### Exercise
When you reach the line containing "Inselfestung Wilhelmstein im", begin reproducing the lines exactly and continue through the end of the listing, leaving out the pictures.

### Stored data
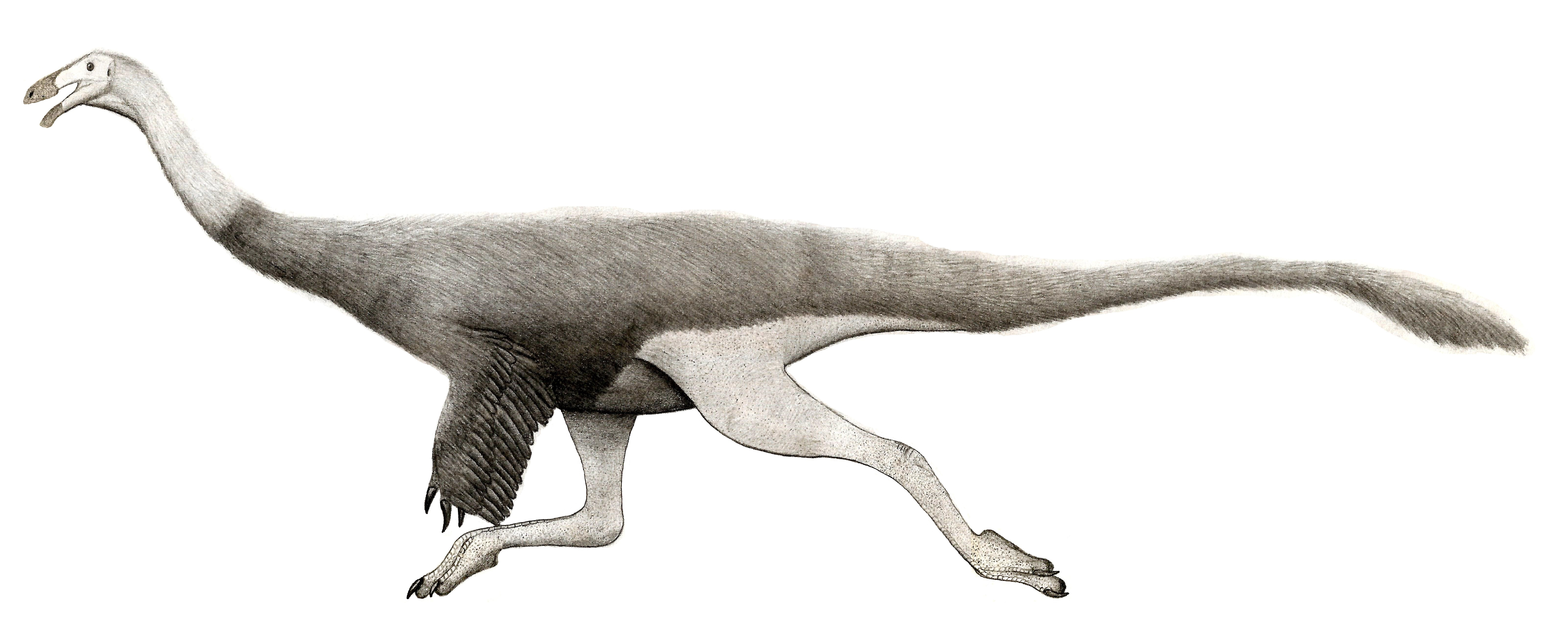 Recreación de Saltillomimus rapidus un género sin nombrar de Coahuila, México.
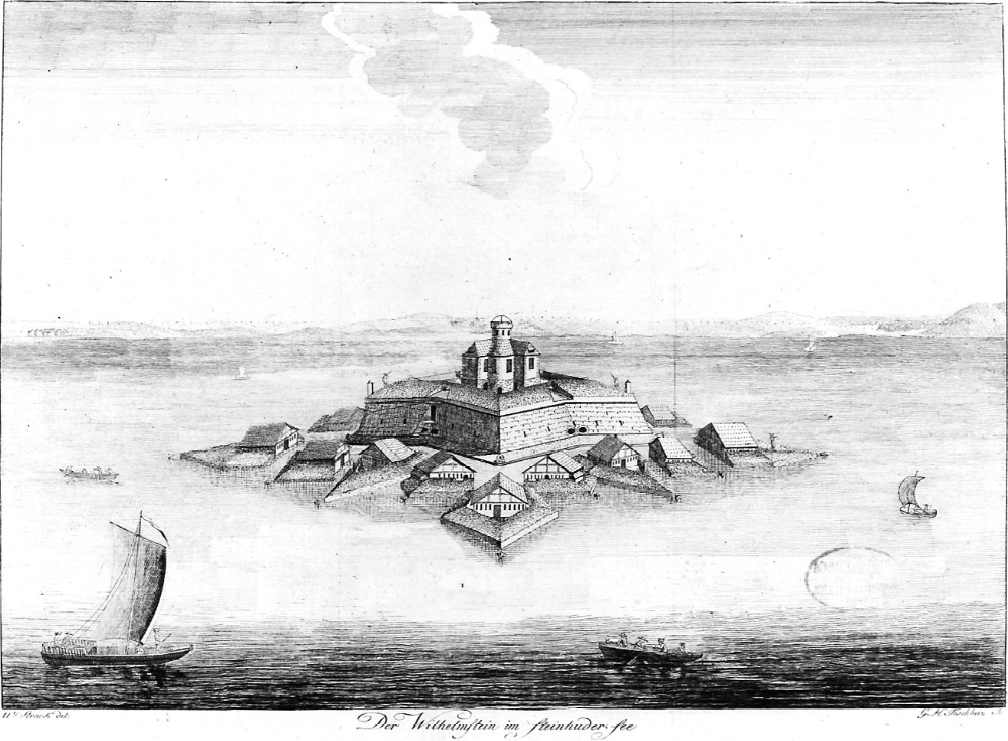 Inselfestung Wilhelmstein im Steinhuder Meer, Kupferstich
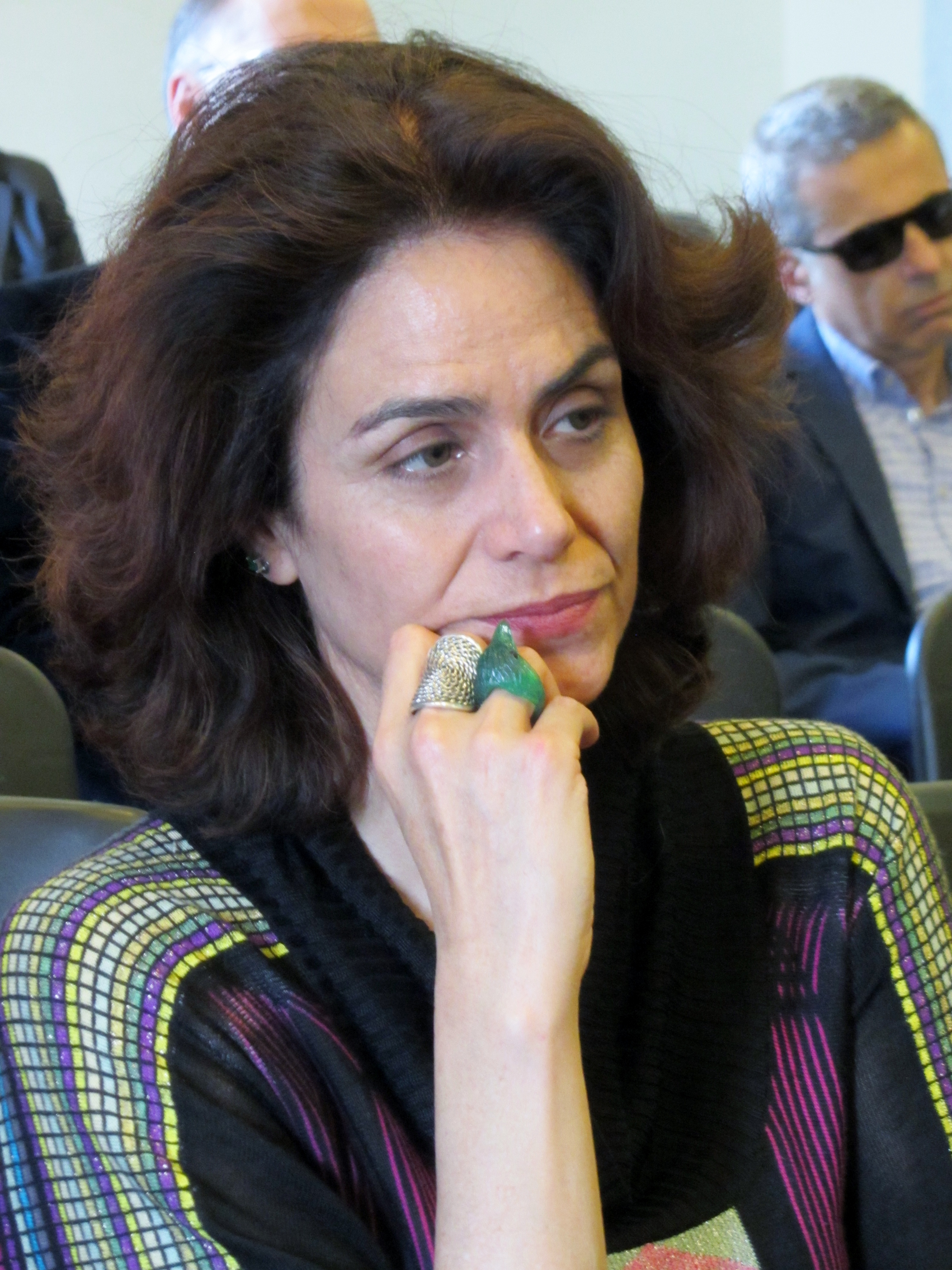 La escritora ecuatoriana Gabriela Alemán en la Feria Internacional del Libro de Santiago 2015

### Worked solution
 Inselfestung Wilhelmstein im Steinhuder Meer, Kupferstich
 La escritora ecuatoriana Gabriela Alemán en la Feria Internacional del Libro de Santiago 2015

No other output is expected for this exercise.